高齢化の次に訪れるのは多死社会。では、自分が葬儀をする番となったらどんなことに気をつければいいのだろう。『DIY葬儀ハンドブック』の著者が葬儀にまつわるお金のすべてを解説。タダですませる方法もーー

葬儀社の9割はぼったくっている!?

 どんな人間にも平等に訪れる死。特に肉親の死は辛く、悲しいものである。しかし、嘆いているだけではいられない。死の瞬間から煩雑な死後の手続きは始まる。
「葬式にはどれぐらいお金がかかる?」「死んでからの役所の手続きが初めてでよくわからない」「葬儀屋はぼったくられるって聞いたけど……」。きっと誰しもが慣れないことに心配の種はつきない。
 近年、高齢の親が自宅で亡くなり、放置をする子どものニュースを見かけることも多くなった。さらには著者が取材した中小葬儀社社長はおそろしい事実を告げていた。

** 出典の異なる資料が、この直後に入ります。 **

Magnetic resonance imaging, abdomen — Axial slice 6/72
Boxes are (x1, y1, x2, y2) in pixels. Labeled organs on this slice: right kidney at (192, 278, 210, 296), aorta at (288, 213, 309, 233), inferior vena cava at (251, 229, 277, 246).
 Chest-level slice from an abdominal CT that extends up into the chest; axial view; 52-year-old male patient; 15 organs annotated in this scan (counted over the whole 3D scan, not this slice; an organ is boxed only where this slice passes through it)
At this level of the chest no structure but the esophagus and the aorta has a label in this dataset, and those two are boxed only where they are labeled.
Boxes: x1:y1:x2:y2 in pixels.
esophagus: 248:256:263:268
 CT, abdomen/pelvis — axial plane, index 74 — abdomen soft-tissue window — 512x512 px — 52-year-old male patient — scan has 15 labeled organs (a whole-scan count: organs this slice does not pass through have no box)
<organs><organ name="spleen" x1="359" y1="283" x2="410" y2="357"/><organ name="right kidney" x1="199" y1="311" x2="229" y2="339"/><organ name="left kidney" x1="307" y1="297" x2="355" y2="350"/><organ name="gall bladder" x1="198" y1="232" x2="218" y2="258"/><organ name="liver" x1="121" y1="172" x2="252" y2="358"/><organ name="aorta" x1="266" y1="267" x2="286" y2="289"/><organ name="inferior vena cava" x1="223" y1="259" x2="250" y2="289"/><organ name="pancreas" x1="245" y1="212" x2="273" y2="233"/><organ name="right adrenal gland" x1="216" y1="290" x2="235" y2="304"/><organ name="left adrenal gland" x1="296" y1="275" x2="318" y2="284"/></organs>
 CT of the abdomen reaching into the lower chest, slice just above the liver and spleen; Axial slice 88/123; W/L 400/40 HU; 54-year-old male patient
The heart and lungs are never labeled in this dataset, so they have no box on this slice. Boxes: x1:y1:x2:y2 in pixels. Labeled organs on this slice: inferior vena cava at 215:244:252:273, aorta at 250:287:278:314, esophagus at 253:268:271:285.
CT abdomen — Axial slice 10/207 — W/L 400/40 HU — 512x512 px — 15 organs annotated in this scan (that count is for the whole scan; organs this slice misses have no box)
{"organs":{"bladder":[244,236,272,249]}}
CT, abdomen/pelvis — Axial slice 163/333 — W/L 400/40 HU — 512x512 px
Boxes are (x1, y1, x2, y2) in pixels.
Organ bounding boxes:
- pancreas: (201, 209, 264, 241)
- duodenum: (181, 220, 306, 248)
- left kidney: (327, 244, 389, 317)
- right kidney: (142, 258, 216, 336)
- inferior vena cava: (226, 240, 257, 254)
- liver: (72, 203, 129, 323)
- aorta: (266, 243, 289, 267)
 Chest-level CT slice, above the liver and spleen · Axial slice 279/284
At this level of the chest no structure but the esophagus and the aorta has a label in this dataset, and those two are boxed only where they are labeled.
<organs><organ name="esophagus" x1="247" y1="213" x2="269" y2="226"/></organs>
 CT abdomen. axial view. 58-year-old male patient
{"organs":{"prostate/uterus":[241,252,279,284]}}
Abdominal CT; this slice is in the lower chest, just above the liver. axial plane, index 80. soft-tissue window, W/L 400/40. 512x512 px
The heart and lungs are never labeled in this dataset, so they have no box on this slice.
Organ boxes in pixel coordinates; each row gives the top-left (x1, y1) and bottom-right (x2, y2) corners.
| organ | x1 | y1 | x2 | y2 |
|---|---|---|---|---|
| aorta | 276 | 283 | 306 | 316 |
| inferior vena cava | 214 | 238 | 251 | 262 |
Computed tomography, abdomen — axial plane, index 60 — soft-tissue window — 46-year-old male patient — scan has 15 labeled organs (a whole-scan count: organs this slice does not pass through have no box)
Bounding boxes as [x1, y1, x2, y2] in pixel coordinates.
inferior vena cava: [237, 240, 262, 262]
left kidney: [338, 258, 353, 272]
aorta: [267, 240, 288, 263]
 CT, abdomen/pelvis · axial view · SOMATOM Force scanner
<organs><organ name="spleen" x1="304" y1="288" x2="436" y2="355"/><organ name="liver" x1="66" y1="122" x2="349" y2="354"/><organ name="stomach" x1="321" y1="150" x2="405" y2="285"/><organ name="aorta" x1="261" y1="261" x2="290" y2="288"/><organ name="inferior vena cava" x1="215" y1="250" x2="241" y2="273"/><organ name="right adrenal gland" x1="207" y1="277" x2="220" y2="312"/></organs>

「葬儀社の9割はぼったくっています。例えば、葬儀をする会場費は無料とうたっても、控室代を10万円請求するなど手口は巧妙です。病院、警察付きの葬儀社は、バックマージンがあるので、葬儀代は相場より高額になります」

 消費者としては、葬儀の流れと相場を知り、請求書の内訳を細かくチェックして、交渉する、もしくは良い葬儀社を見つけるしか自衛手段がない。今回は、もし、自分の親や親戚が亡くなってしまったとき、自身はどのように手続きを進めればいいのか。そして、いかに葬儀を安くすませられるかのポイントをお伝えしたい。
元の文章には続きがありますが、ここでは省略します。